Many traits are polygenic, and when when added to the tremendously under-appreciated epigenetic effects on gene expression, explain why we have never found a single gene for diabetes, or cancer or Alzheimer’s disease. If it were that simple, we’d have had the answers to these questions already.
Another type of inheritance is very close to my heart. The allele (the set of alternate genes for any trait) for type O blood is recessive to the alleles for type B and type A. Again using my family as an example, biologically I am type A blood and my wife is type O. My daughters are both type A blood, so we know that they must have received a type O allele from mom and a type A allele from me. Their genotype for ABO blood type is A/o (recessive alleles are usually depicted in lower case, dominant in capitals, and genetic things are usually rendered in italics).
If I was instead type B blood and had provided a type B allele, the children would have type B, as type B is dominant to type O as well.
But here is where things get interesting. What happens if you were to receive one type A allele and one type B allele? Why, you would be blood type AB! The reason behind this is that although both B and A clobber O, they strike a tentative truce between themselves and split the kingdom and declare a dual monarchy. This is called co-dominance. There are not many instances of co-dominance in genetics, and ABO inheritance is almost always given as the example.

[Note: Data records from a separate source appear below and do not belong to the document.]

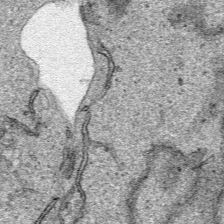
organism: Human
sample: Mitochondria in HCT116 cells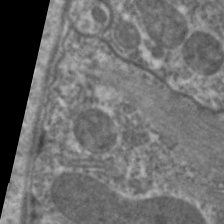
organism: C. elegans
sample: Pharynx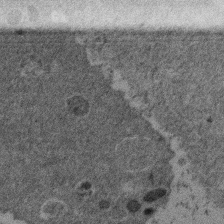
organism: Mouse
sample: Dividing mouse embryo 1 cell stage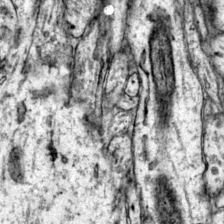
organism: Mouse
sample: Primary visual cortex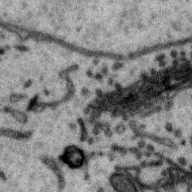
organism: Zebra finch
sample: Brain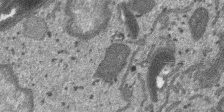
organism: Human
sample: Lung epithelial cells infected with SARS-CoV-2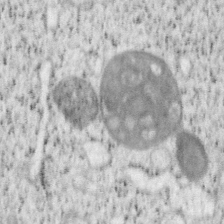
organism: Mouse
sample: OT-I killer T cells with ID8 ovarian cancer cells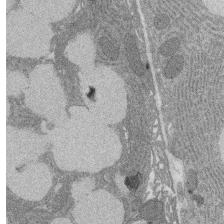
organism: Rat
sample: Salivary granule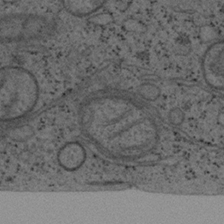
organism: Human
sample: HeLa cells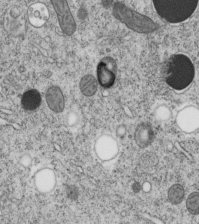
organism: C. elegans
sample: C. elegans embryo early stage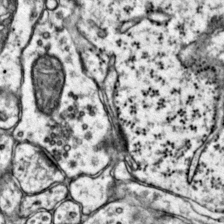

You may well ask why, if type O is recessive to types A and B, why hasn’t it disappeared, leaving only A and B to slug it out, and eventually producing a world of only type AB people? The reasons and proofs for this are mathematical, so I won’t bore you with them, but suffice it to say that if a population is large enough, and the individuals in that population tend to mate randomly, and there are no other major influences (such as one type being more resistant to an infectious disease), after one generation the gene pool will stabilize and reach a sort of equilibrium.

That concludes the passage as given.